The USD may be hated but it’s going nowhere right now with risk for a test of 100-day at 91.135 should the U.S. jobs report matter, writes Bob Savage, CEO of Track Research Friday.

The tit-for-tat trade battle extends after a day of rest. Risk-off dominates today after President Trump orders the U.S. Treasury to consider $100 billion more in China tariffs, even as China keeps the door open for more trade talks.

The good news is that the Treasury isn’t seen as declaring China a forex-manipulator in its semi-annual report due April 18.

The Chinese yuan (USD/CNY) has gained about 10% from late 2016. What is interesting about the trading overnight is that the equity markets in Asia shrugged off the war of words while forex and rates had some doubts but quickly followed back to nearly flat.
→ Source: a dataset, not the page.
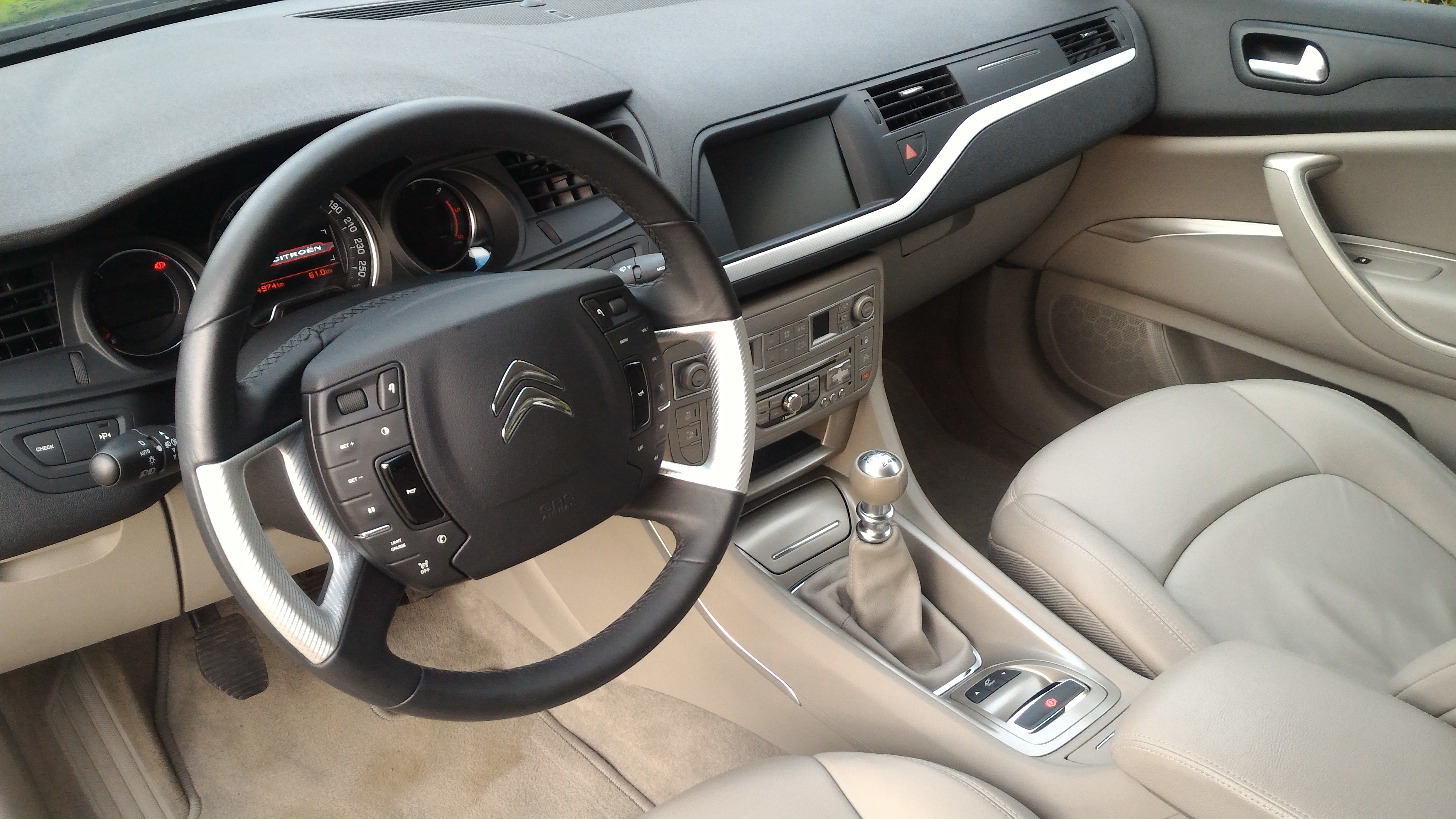 C5 HDI 160

Commodities are another story with oil lower, base metals lower, even gold loses as U.S. dollar goes bid ahead of jobs.

This shift in volatility matters and could foreshadow larger moves today after the U.S. jobs report and FOMC Powell. Bloomberg: US payrolls rise below-forecast 103,000 as wages pick up.

As for the other news today – not a stitch helped with the view about global growth

– with Japan household spending lower and wages not moving up with inflation;
– with German and Spanish Industrial Production lower than expected,
– with EU Retail PMI lower.

While weather can be blamed for some of the 1Q slowdowns, it not the whole story and the confidence holding maybe the real danger for 2Q as reality could bite.
We may be returning to U.S. volatility isolationism where the rest of the world wants to see global coordinated growth and does its best to ignore Trump and other facts.